今回のきゅうりは実際に傷んでいたのでしょうか。食べないほうがいい状態の見分け方や、鮮度を保つための正しい保存方法について詳しく教えていただきました。
食べないほうがいいきゅうりの見分け方
きゅうりは生で食べることが多いので、次のポイントに注意してください。
- きゅうりから白い汁が出ている
- 表面がぬめっている
- 変な臭いがする
- 表面にカビや白い斑点が出ている
以上のようなきゅうりは、食べないようにしてください。
きゅうりを切って中が茶色く変色している場合、低温障害による変色であれば食べられますが、傷んで変色している場合は食べてはいけません。
傷んでいるときは、ぬめりや匂いをともないます。
低温障害なのか傷んでいるのか、どちらなのか迷ったら食べないようにしてください。
さらに、きゅうりは極たまに苦いことがあります。
苦いきゅうりにはククルビタシンが含まれている可能性があります。
腹痛や下痢などの症状を引き起こすことがあるので苦いきゅうりは絶対に食べないようにしてください。
上手なきゅうりの保存方法
きゅうりは95%が水分で乾燥に弱く、すぐにしなびたり中が白くなったりします。
きゅうりの保存は、気温によって使い分けができます。
涼しい季節は常温で2~3日、気温が高い時期は冷蔵庫で7~10日。長期間保存したければ、冷凍保存で1か月が目安です。

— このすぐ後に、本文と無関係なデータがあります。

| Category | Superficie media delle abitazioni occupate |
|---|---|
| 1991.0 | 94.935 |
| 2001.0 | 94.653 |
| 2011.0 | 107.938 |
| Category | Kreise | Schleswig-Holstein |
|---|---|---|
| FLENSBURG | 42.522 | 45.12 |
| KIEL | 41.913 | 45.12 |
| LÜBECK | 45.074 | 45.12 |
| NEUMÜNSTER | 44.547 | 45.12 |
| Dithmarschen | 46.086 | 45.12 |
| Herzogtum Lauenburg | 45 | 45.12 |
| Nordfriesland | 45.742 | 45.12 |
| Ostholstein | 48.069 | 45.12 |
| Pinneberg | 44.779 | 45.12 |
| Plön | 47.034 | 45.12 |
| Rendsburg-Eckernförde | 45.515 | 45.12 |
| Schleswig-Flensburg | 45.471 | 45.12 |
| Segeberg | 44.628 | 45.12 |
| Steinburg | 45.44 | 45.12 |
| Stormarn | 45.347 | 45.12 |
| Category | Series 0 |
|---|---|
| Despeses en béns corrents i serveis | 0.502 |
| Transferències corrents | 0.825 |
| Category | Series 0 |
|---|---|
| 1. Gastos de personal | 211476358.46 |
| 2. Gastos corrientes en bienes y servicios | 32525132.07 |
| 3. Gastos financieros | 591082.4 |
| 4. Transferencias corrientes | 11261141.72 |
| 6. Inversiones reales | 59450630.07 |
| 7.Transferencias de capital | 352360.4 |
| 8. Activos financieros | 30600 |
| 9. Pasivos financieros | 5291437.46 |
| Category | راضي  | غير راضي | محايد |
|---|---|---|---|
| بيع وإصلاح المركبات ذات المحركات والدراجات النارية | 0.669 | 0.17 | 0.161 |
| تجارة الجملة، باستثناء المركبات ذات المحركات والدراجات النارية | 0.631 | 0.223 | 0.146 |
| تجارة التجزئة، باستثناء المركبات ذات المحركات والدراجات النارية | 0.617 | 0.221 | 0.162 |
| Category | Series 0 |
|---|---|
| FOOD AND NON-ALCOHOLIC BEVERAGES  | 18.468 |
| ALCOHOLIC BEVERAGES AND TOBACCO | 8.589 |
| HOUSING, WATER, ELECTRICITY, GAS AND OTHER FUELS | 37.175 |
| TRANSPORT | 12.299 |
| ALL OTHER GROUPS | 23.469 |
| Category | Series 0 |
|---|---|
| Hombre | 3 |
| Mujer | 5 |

きゅうりの量と使用頻度で、保存方法を使い分けしてみてください。
常温保存の場合(目安2~3日)

- 汚れや水分をキッチンペーパーできれいに拭き取ります
- 新聞紙かキッチンペーパーで全体を隙間なく包み、乾燥を防ぎます
- 室内の涼しいところで、ヘタの部分を上にしてグラスなどに立てて保存します
きゅうりの表面についた汚れや水分はカビの原因になるので、キッチンペーパーできれいに拭き取りましょう。

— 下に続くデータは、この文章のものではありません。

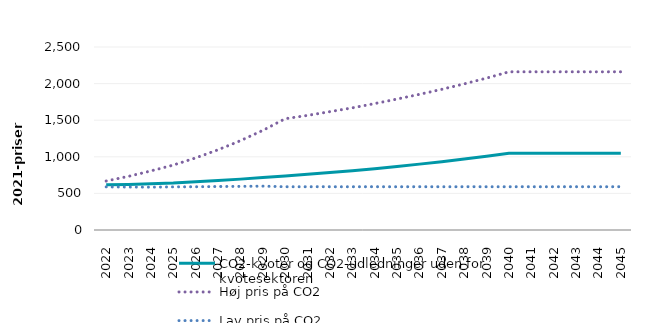
| Category | CO2-kvoter og CO2-udledninger uden for kvotesektoren | Høj pris på CO2 | Lav pris på CO2 |
|---|---|---|---|
| 2022.0 | 617 | 669 | 589 |
| 2023.0 | 623 | 733 | 587 |
| 2024.0 | 633 | 807 | 585 |
| 2025.0 | 642 | 887 | 589 |
| 2026.0 | 658 | 985 | 591 |
| 2027.0 | 676 | 1096 | 594 |
| 2028.0 | 695 | 1220 | 596 |
| 2029.0 | 716 | 1361 | 599 |
| 2030.0 | 738 | 1520 | 591 |
| 2031.0 | 760 | 1566 | 591 |
| 2032.0 | 785 | 1617 | 591 |
| 2033.0 | 811 | 1669 | 591 |
| 2034.0 | 838 | 1727 | 591 |
| 2035.0 | 868 | 1789 | 591 |
| 2036.0 | 900 | 1853 | 591 |
| 2037.0 | 933 | 1922 | 591 |
| 2038.0 | 969 | 1996 | 591 |
| 2039.0 | 1008 | 2075 | 591 |
| 2040.0 | 1049 | 2161 | 591 |
| 2041.0 | 1049 | 2161 | 591 |
| 2042.0 | 1049 | 2161 | 591 |
| 2043.0 | 1049 | 2161 | 591 |
| 2044.0 | 1049 | 2161 | 591 |
| 2045.0 | 1049 | 2161 | 591 |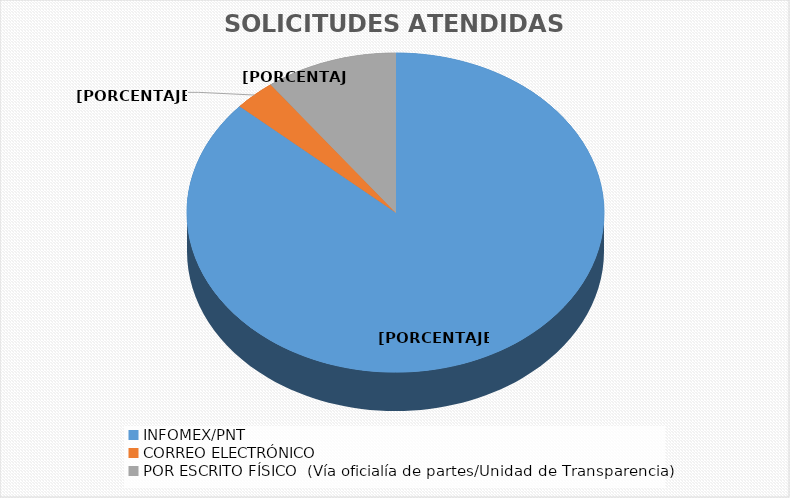
| Category | Series 0 |
|---|---|
| INFOMEX/PNT | 2109 |
| CORREO ELECTRÓNICO | 78 |
| POR ESCRITO FÍSICO  (Vía oficialía de partes/Unidad de Transparencia) | 249 |

グラスなどに立てて保存するのは、育った環境と同じにするためです。
冷蔵保存の場合(目安7~10日)

- きゅうりの表面の汚れや水分をきれいに拭き取ります
- 新聞紙かキッチンペーパーで全体を隙間なく包み、乾燥を防ぎます
- ポリ袋に入れ袋の口を軽く結びます。結露してペーパーがぬれていたら時々交換します
5℃以下になると低温障害を起こし、中が茶色く変色します。
冷え過ぎないように野菜室に立てて保存してください。
冷凍保存の場合(目安1か月)

- 使うときすぐに調理できるように、水洗いしてスライスします
- 塩もみしてしばらく置き、水分をしぼります
- 小分けしてラップに包み、冷凍用保存袋に入れて冷凍します
水分を絞ってから保存することで食感が良くなり、青臭さも取れますよ。
正しい保存法で最後までおいしく!
きゅうりを上手に保存するには、表面の水気をしっかり拭き取り、新聞紙やキッチンペーパーで包んで乾燥を防ぐことがポイント。冷蔵する場合は、野菜室に立てて保存しましょう。

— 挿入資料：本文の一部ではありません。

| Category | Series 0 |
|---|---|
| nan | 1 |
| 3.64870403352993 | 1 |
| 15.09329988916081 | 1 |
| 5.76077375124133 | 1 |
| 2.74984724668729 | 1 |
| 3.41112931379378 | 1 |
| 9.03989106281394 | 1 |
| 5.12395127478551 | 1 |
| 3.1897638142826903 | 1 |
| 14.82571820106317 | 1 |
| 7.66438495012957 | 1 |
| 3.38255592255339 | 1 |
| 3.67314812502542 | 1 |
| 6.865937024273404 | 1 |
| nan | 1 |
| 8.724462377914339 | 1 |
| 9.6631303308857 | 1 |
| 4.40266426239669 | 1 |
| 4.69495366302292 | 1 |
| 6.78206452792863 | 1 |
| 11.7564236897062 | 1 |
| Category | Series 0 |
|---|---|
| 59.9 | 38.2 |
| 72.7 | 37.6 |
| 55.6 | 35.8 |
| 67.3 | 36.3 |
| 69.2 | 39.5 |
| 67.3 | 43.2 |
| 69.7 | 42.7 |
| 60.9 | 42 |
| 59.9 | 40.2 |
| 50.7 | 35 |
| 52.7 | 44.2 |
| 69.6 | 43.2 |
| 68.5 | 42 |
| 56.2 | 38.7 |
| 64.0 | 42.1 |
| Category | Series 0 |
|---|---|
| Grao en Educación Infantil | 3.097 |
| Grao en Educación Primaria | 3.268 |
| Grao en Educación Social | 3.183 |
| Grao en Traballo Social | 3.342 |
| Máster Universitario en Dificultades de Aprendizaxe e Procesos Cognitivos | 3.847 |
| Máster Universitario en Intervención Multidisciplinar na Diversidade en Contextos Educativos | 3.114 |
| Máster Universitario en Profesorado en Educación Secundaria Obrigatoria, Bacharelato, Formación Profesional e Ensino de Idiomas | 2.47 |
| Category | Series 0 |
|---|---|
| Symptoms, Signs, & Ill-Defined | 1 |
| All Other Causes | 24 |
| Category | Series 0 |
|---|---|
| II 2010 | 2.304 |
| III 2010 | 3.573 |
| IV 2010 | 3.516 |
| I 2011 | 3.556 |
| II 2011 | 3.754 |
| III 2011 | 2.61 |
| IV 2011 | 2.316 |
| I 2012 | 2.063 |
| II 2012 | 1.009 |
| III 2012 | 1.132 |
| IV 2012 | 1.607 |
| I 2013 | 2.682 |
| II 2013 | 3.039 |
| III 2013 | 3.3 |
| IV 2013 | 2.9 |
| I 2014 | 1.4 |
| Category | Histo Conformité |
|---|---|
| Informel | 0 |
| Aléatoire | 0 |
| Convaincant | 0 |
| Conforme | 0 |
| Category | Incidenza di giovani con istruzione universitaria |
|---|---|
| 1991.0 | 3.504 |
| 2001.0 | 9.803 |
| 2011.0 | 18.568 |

また、表面にぬめりがある、変な臭いがする、カビや白い斑点が見られるといった場合は要注意。傷んでいるかどうか判断に迷ったときは、無理に食べないようにしてください。
きゅうりの量や食べるタイミングに合わせて保存方法を使い分け、最後までおいしく楽しみましょう!
※一部AI画像を使用しております。
※本記事は、実際の体験談をもとに作成しています。取材対象者の個人が特定されないよう固有名詞などに変更を加えながら構成しています。